Challenges and Considerations
While this architecture offers significant advantages, there are challenges to consider:
1. Increased Operational Complexity
Managing multiple services instead of a monolith increases operational complexity. We addressed this with:
- Comprehensive monitoring and logging
- Automated deployment pipelines
- Service discovery mechanisms
- Centralized configuration management
2. Consistency Across Skills
Ensuring consistent behavior across independently developed skills requires:
- Clear interface definitions
- Shared utilities for common functions
- Style guides and code standards
- Regular cross-team reviews
3. Error Handling
Distributed systems need robust error handling:
# Example of error handling in the agent core
async def execute_skill_with_fallback(self, primary_skill, fallback_skill, input_data):
"""Execute a skill with fallback if it fails."""
try:
async for update in self.execute_skill(primary_skill, input_data):
yield update
except SkillExecutionError as e:
logger.error(f"Primary skill {primary_skill} failed: {str(e)}")
logger.info(f"Falling back to {fallback_skill}")
# Notify the client of the fallback
yield {
"type": "status",
"data": {"status": f"Falling back to alternative approach"}
}
# Execute fallback skill
async for update in self.execute_skill(fallback_skill, input_data):
yield update
4. State Management
Handling state across distributed components requires careful design:
class SharedStateManager:
"""Manages shared state across skills."""

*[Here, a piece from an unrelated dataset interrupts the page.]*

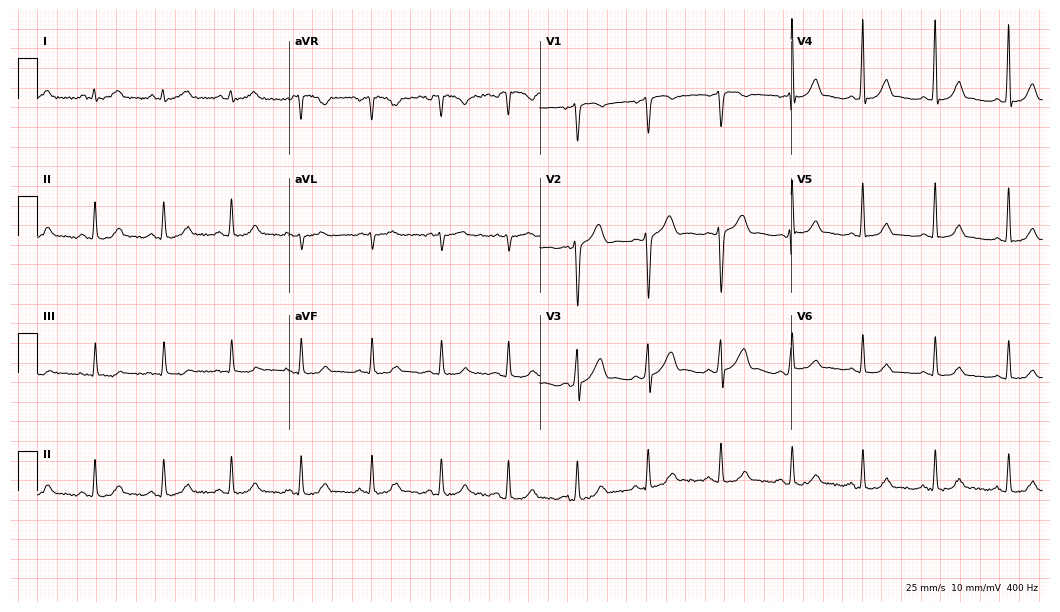
Electrocardiogram, a 43-year-old man. Overall reading on record: normal ECG.

def __init__(self, redis_url):
self.redis = aioredis.from_url(redis_url)
async def set_state(self, session_id, key, value, ttl=3600):
"""Set a state value with expiration."""
state_key = f"session:{session_id}:{key}"
await self.redis.set(state_key, json.dumps(value), ex=ttl)

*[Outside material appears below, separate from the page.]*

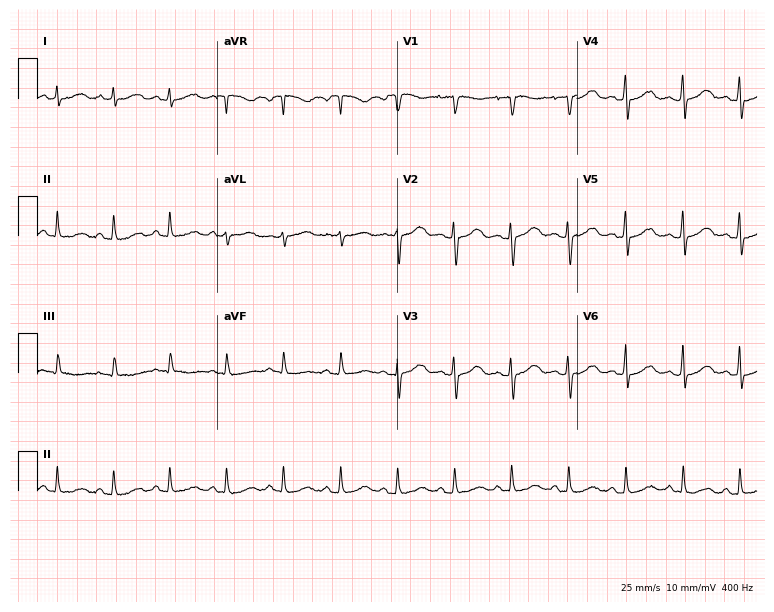
ECG — a 43-year-old female patient. Findings include sinus tachycardia (a sinus rate of 100 beats per minute or more).

async def get_state(self, session_id, key):
"""Get a state value."""
state_key = f"session:{session_id}:{key}"
value = await self.redis.get(state_key)
return json.loads(value) if value else None
Performance and Monitoring
With distributed components communicating via SSE, monitoring performance becomes crucial:
# Example monitoring middleware for FastAPI
@app.middleware("http")
async def add_performance_monitoring(request, call_next):
start_time = time.time()
# Track request by type
metrics.increment(f"requests.{request.url.path}")
# Execute the request
response = await call_next(request)
# Record duration
duration = time.time() - start_time
metrics.timing(f"request_duration.{request.url.path}", duration)
# Track response codes
metrics.increment(f"responses.{response.status_code}")
return response
Conclusion
The modular AI agent architecture with pluggable skills and SSE communication provides a scalable, flexible approach to building complex AI systems. By separating the core orchestration logic from specialized capabilities, we've created a system that can evolve more gracefully over time.

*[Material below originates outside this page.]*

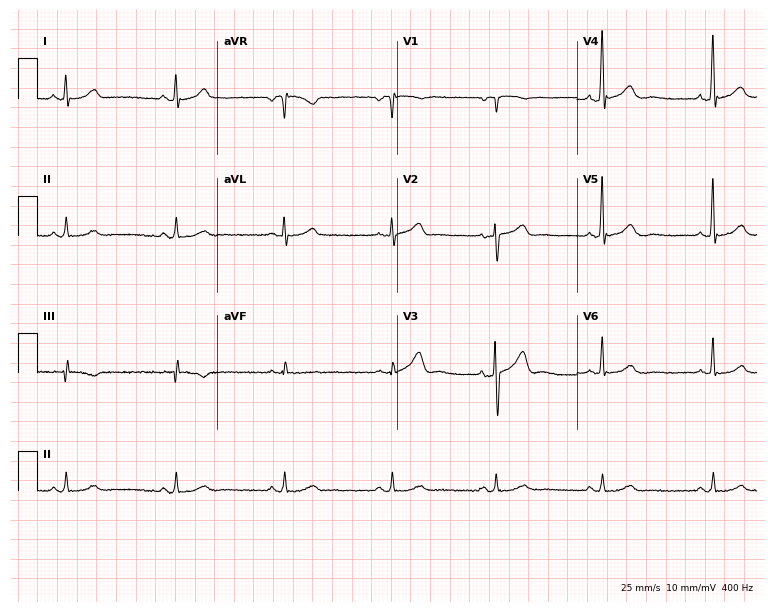
Electrocardiogram, a male patient, 51 years old. Of the six screened findings (first-degree AV block, right bundle branch block (RBBB), left bundle branch block (LBBB), sinus bradycardia, atrial fibrillation (AF), sinus tachycardia), none is recorded. Other findings, if any, are not listed.

This architecture has enabled us to:
- Scale development across multiple teams
- Add new capabilities without disrupting existing ones
- Provide real-time feedback to users during processing
- Deploy and scale components independently
- Choose the right technologies for each specific skill
While it introduces some additional complexity in terms of deployment and communication, the benefits far outweigh the costs for sophisticated AI agent systems with diverse capabilities.
The combination of a strong orchestration core, independently deployable skills, and efficient SSE communication creates a foundation that can support increasingly advanced AI applications as they evolve.
For teams building complex AI agents, we strongly recommend considering this modular, skill-based approach with real-time communication to create systems that can grow and adapt to changing requirements.